Racist comments made by student Gustavo Metropolo, from FGV (right) | photo: reproduction
Racist comments made by student Gustavo Metropolo, from FGV (right) | photo: reproduction


Still, racist attacks on higher education are just one of the many obstacles faced by those who, to get there, had to kill several lions along the way. “The fact that a black boy manages to complete the cycle of elementary school is a heroic act”, says the teacher, for whom “the black boy always gets the feeling that he is in the wrong place”. According to an IBGE study carried out in 2015, the percentage of young black people between the ages of 18 and 24 who reached university was 12,8%. Among whites in the same age group, the percentage is 26,5%. Numbers that show, therefore, that the access of blacks to higher education is still below average.

For a black student to reach higher education, he must first emotionally survive the other stages of education. “Black people feel racism in their school life from the first day of class. I have already commented that the worst place for a black person to be, at the age of seven, is at school. There is no more hostile place”, says the researcher, who currently teaches at Faculdade Cásper Líbero and at Saint Paul Escola de Negócios.

'Racists will have to pay'

“I found this slave in the smokehouse! Whoever owns it, let me know!”, said a white student, Gustavo Metropolo, a student at FGV (Faculdade Getúlio Vargas) when referring to a black colleague. The phrase was shared in a WhatsApp group with a photo of João Gilberto Lima. The student learned of the incident from the coordination of the public administration course, of which he is a part. Upon learning what had happened, João registered a police report at the 4th DP (Consolação), for racial slur.

According to João, he knew from the beginning that he had to formally denounce the case. “I was shocked by what had happened, but my biggest feeling was indignation at what was happening in the FGV environment,” said the student to Bridge. The attacker was suspended for three months from the university by the ethics committee. Currently, the institution's congregation is analyzing whether to give other punishments.

João Gilberto Lima, student at FGV | Photo: personal file
João Gilberto Lima, student at FGV | Photo: personal file

According to João, he had already suffered other cases of racism in his life, but that nothing had been like what he suffered at university. For him, it is necessary that people who suffer from racism “have the courage to denounce”. “I don't have the utopia of thinking that people will stop being racist. I'm not going to change people's minds or what they think, but from the moment they outsource it, they'll have to pay for it as required by law”, he concludes.

Brazilian-style racism is often disguised as a joke. “Here in Brazil, people offend the dignity of the black population by saying that it is a joke, but this is about racism”, analyzes professor Tiago Vinícius dos Santos, a doctor in human rights from USP (University of São Paulo).

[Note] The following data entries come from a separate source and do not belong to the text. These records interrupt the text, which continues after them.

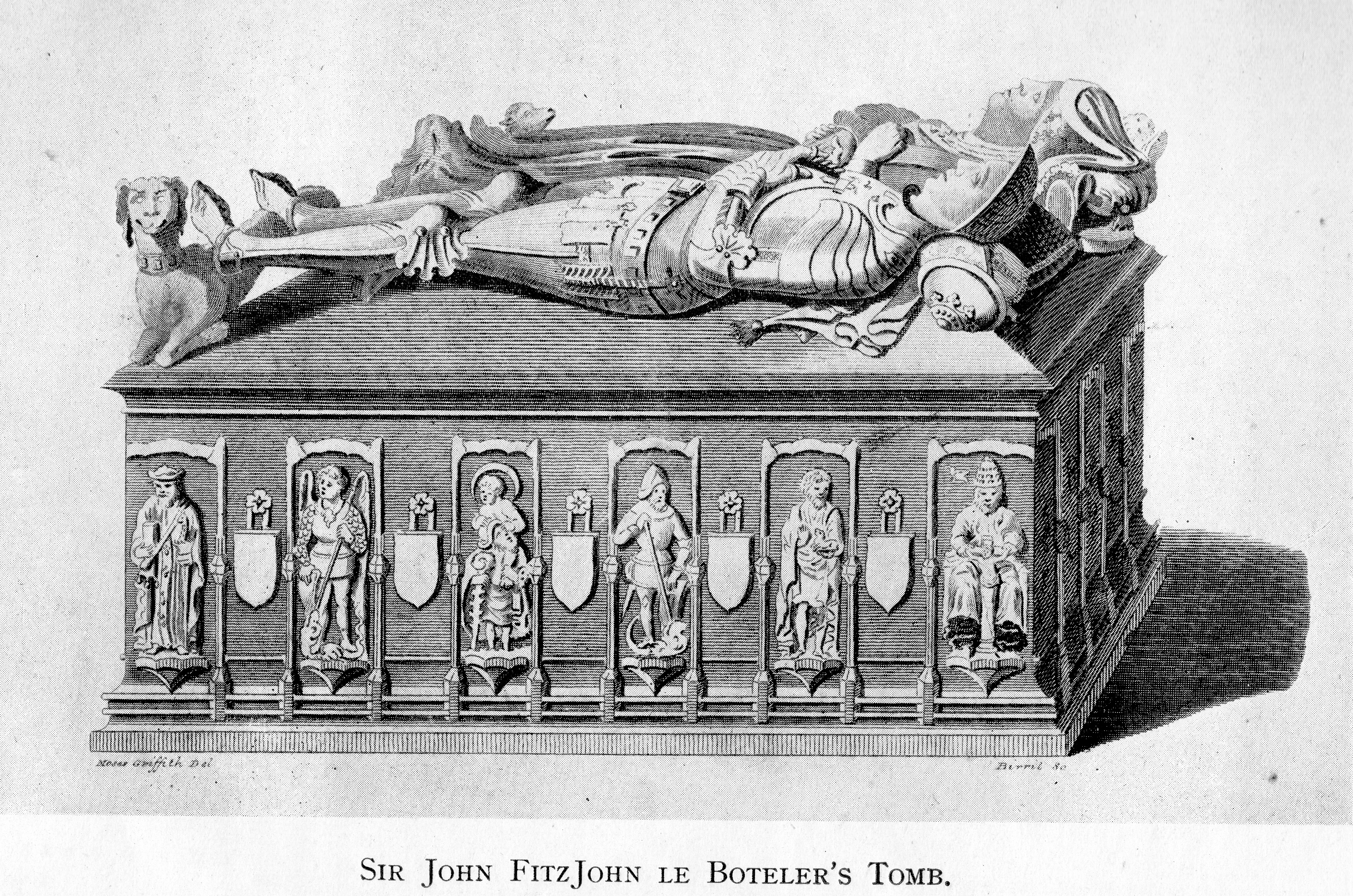 Sir John FitzJohn Le Boteler's Tomb
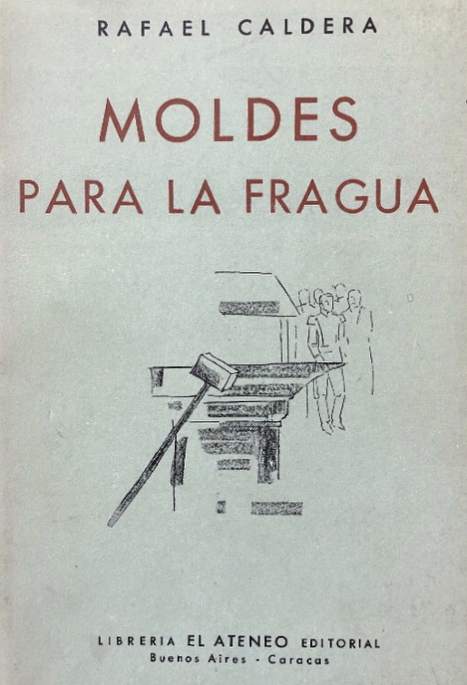 Portada de la primera edición del libro de Rafael Caldera, Moldes para la fragua. Editorial El Ateneo, Buenos Aires.
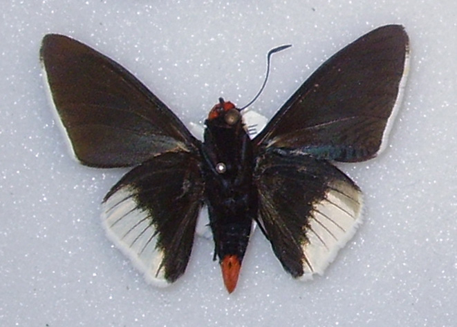 Pyrrhopyge sergius Male, upperside Peru
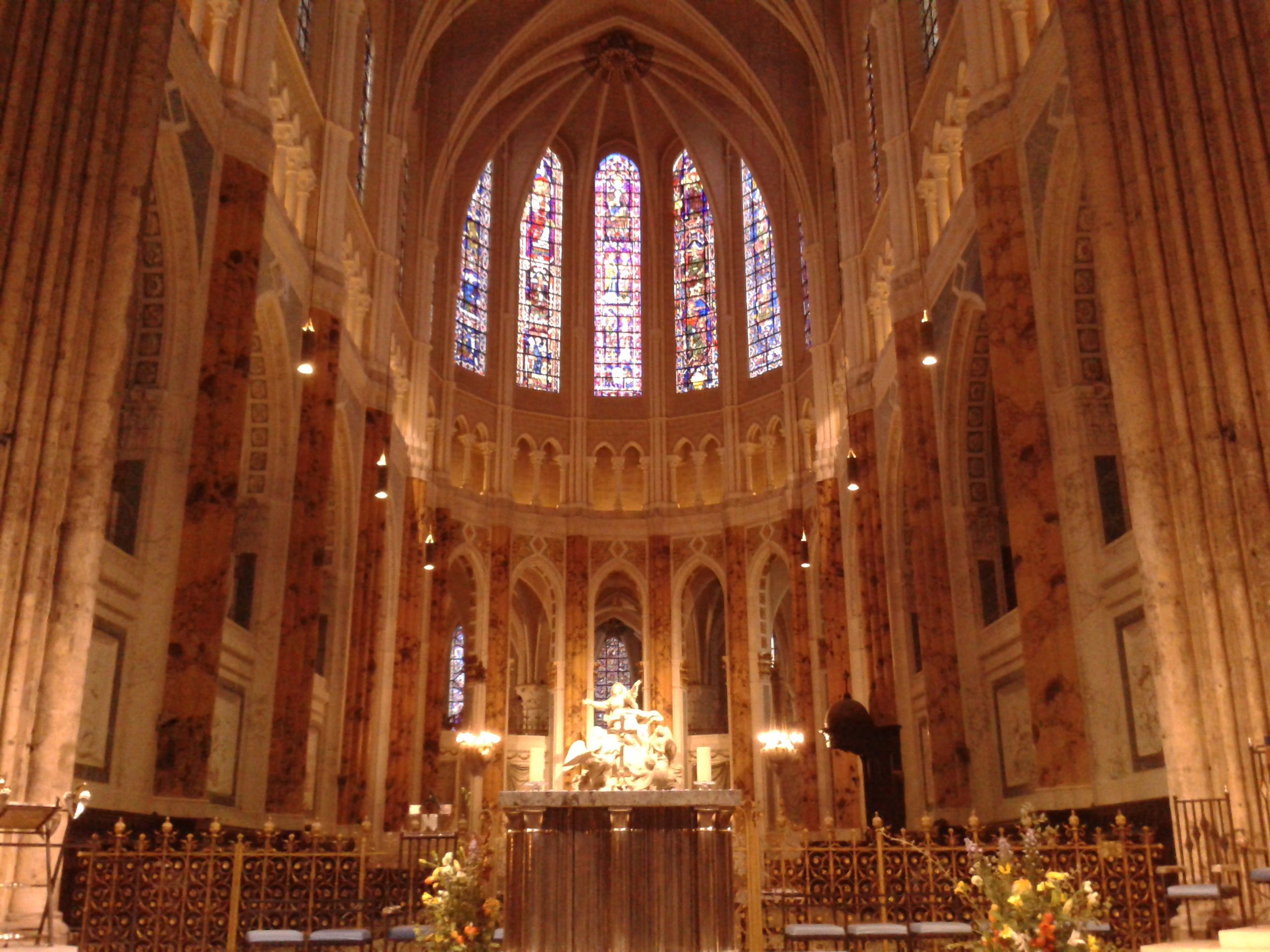 Photographie de l'état du choeur de Notre-Dame de Chartres, après les restaurations de 2008-2012.

For cases of racism to be investigated within the academy, the professor says that it is necessary to create a responsible body to investigate complaints. “It is essential to create a center of diversity or a department of universities”, he says. Regarding students who are victims of racism, Santos says that it is necessary for students to make a complaint in the institutional field and also in police stations. In this way, he states that the denunciations will not only penalize those who committed an offense, but will also serve as an object of reflection for the institutions.

'I hate blacks and browns'

There is no shortage of academic institutions needing to reflect on their role. In March, a professor at the IFSP (Federal Institute of São Paulo) published a text on social media, which he would later classify as misunderstood, in which he uttered a series of insults and concluded: “I hate blacks and browns”. Students of the institute made the complaint to the directors and the rectory of the Institute and organized at least two manifestations to collect the exoneration of José Guilherme de Almeida, who taught in the Geography course. The Institute issued a note affirming its repudiation of racism and promising to investigate the case.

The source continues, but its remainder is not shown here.